Criminal Case Summaries:
·
People
v Grimes (KA 13-00330) – In this appeal by the prosecutor, 4AD finds
that the lower court erred in dismissing a count of the indictment on the
ground that the jury proceedings were defective. The grand jury voted a true
bill on one count of assault in the second degree, but an indictment was not reported
out. The prosecutor later submitted additional evidence, and the grand jury
indicted D on an additional count—assault in the first degree. The lower court
dismissed the assault-1st count, on the ground that the grand jury
did not vote to vacate the assault-2nd count and reopen the
presentation. 4AD holds that CPL 190.25 (1) and People v Cade (74 NY2d 410) do not require the prosecutor to obtain
a vote of 12 grand jurors to reopen the proceedings under such circumstances. In
particular, 4AD notes that the grand jury was not asked to reconsider the
assault-2nd count. “[I]nasmuch as there was no second presentment of
that charge, the grand jury was not required to vacate its prior vote.”
·
People
v Holmes (KA 12-00870) – In this appeal by the prosecutor, 4AD finds
that the lower court erred by granting defendant’s suppression motion. Police
received a 911 call from a witness who stated that a man was abducted at
gun-point at a certain intersection. Police responded and observed a car near
the scene, which matched the witness’s description. The witness was in her own
car and pointed toward the abductors’ car. Police pulled the car over and
arrested the driver for unlicensed operation of a motor vehicle. The car was
searched, a gun was found, and it was then towed. The lower court held police
found the gun pursuant to an illegal inventory search and suppressed it. 4AD
reverses, finding that police had probable cause to search the car based on the
information provided by the identified citizen informant.
·
People
v Mohamud (KA 12-02273) – 4AD finds that the lower court did not err in
refusing to charge the jury on the extreme emotional disturbance defense. 4AD
first notes, relying on the Court of Appeals’ recent decision in People v Gonzalez, that D’s failure to
file a notice pursuant to CPL 250.10 (2) was not fatal to his claim, because he
requested the EED instruction based solely on the proof presented by the
prosecution. 4AD concludes, however, that the evidence that D bound and gagged
his step-son, and struck him more than 60 times with a rolling-pin, was not
enough to justify the charge. Proof of the violent or brutal nature of the
attack must generally be coupled with some other evidence indicative of a loss
of self-control. Here, witnesses described D as “not angry”, calm, and
“melancholy”, before and after the murder.
·
People
v Wright (KA 07-01841) – In this appeal from a murder conviction, a 3-2
majority affirms D’s conviction. The dissent (Fahey & Carni, JJ.) would
reverse and grant a new trial, because D was deprived of a fair trial when the
prosecutor mischaracterized the DNA evidence on summation. The dissent also
concludes that defense counsel was ineffective for failing to object to the
prosecutor’s improper statements.
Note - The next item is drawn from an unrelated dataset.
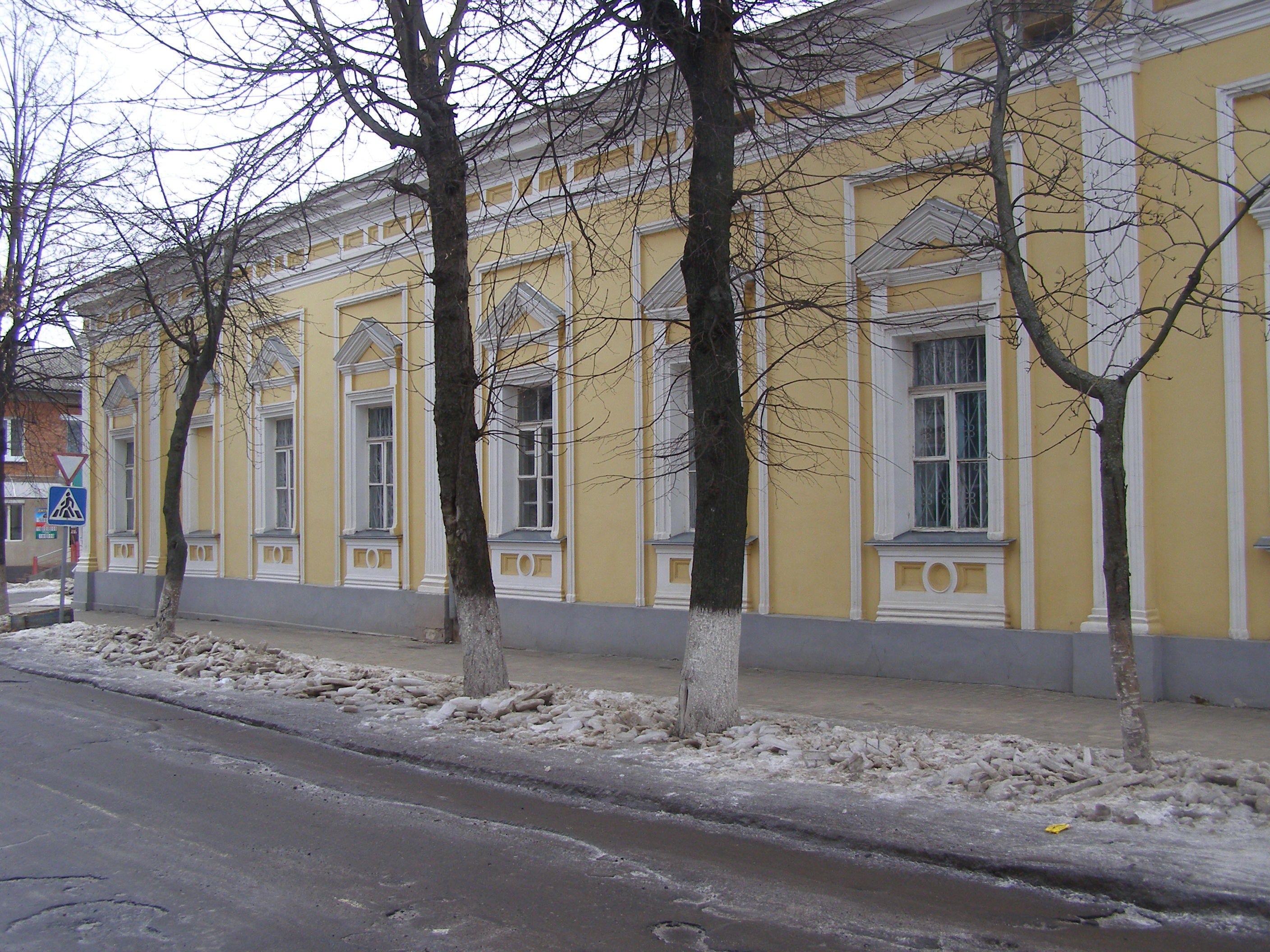 Садиба Неплюєвих, Глухів, вул. Києво-Московська, 43 Західна сторона

The prosecutor repeatedly misstated the
significance of the results of Y-STR DNA testing, arguing that it established
that DNA samples obtained from the victim and a ligature matched D’s DNA. In
actuality Y-STR testing permits only the conclusion that an individual cannot be
excluded as a contributor of the DNA sample. “[The DNA] evidence placed
defendant in a class of people that could
have contributed to the DNA, but the prosecutor argued to the jury that the
analysis of the DNA established defendant
as the DNA’s contributor. We conclude that the prosecutor’s willful and
repeated mischaracterization of evidence of class as evidence of exactitude was
misconduct that could have ‘tip[ped] the scales against defendant’ ”.
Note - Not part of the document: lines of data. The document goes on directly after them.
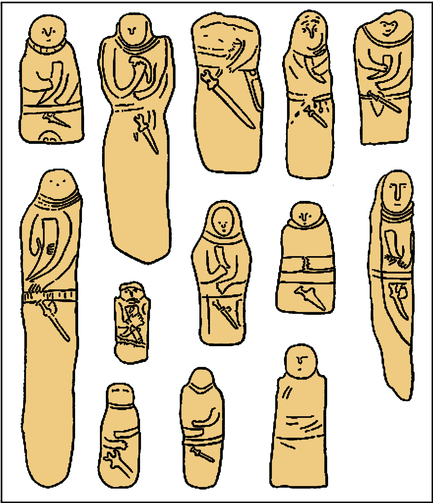 Scythian stelae, images redrawn from Б. А. Рыбаков, Язычество древней Руси (1987, fig. 7), original caption: Рис. 7. "Скифские" (сколотские?) идолы VI–V вв. до н. э. 1—Станишино; 2—Медерово; 3—Первомайск; 4—Эрделевка; 5—Днепропетровск; 6—Киев; 7—Терновка; 8—Калиновка; 9—Грушевка; 10—Ясиноватое; 11—Ступино; 12—Сибиоара; 13—Добруджа The stelae are numbered from top left to bottom right: 1. Stanshino (?Russia), 2. Mederovo (Kirovohrad Oblast, Ukraine), 3. Pervomaysk (?Ukraine), 4. Erdelevka (?Ukraine), 5. Dnipropetrovsk (Ukraine), 6. Kiev (Ukraine), 7. Ternovka (?Ternivka, Dnipropetrovsk Oblast, Ukraine), 8. Kalinovka (?Kalinivka, Ukraine), 9. Grushevka (?Dnipropetrovsk Oblast, Ukraine), 10. Yasinovatoye (Zaporozhsk or Kharkovsk oblast?, Ukraine), 11. Stupino (?Russia), 12. Sibioara (Constanța, Romania), 13. Dobruja (Bulgaria/Romania).
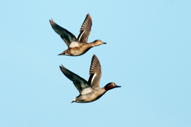 wintertaling-4.jpg
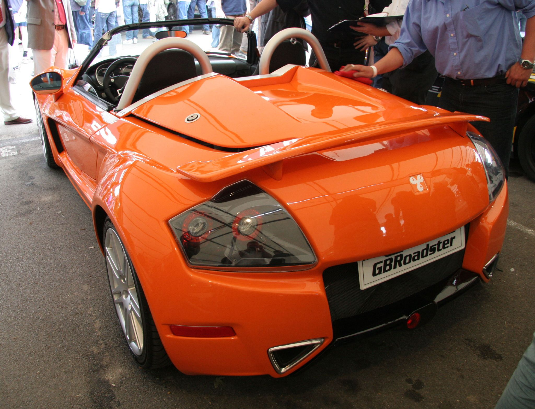 YES GB Roadster.

Family Law Case Summaries:
·
Matter
of Lopez v Lugo
(CAF 13-00215) – In this custody matter, 4AD initially declines to address the
mother’s argument that the lower court erred by denying the Attorney for the
Child’s motion to withdraw from representing one of the parties’ children. The mother’s
notice of appeal was specifically limited to issues of custody, parenting time,
and contact and visitation with the grandparents, and the issue regarding the
AFC’s motion was thus not properly before 4AD. The mother also failed to
include the motion in the record on appeal. The mother, as the appellant, had
the obligation to assemble a proper record, and “must suffer the consequences”
for her failure to do so. 4AD also rejects the mother’s contention that the AFC
failed to advocate for the child’s position. Both AFCs in this matter properly
took positions contrary to their client’s wishes, because their wishes were
likely to result in a “substantial risk of imminent, serious harm”.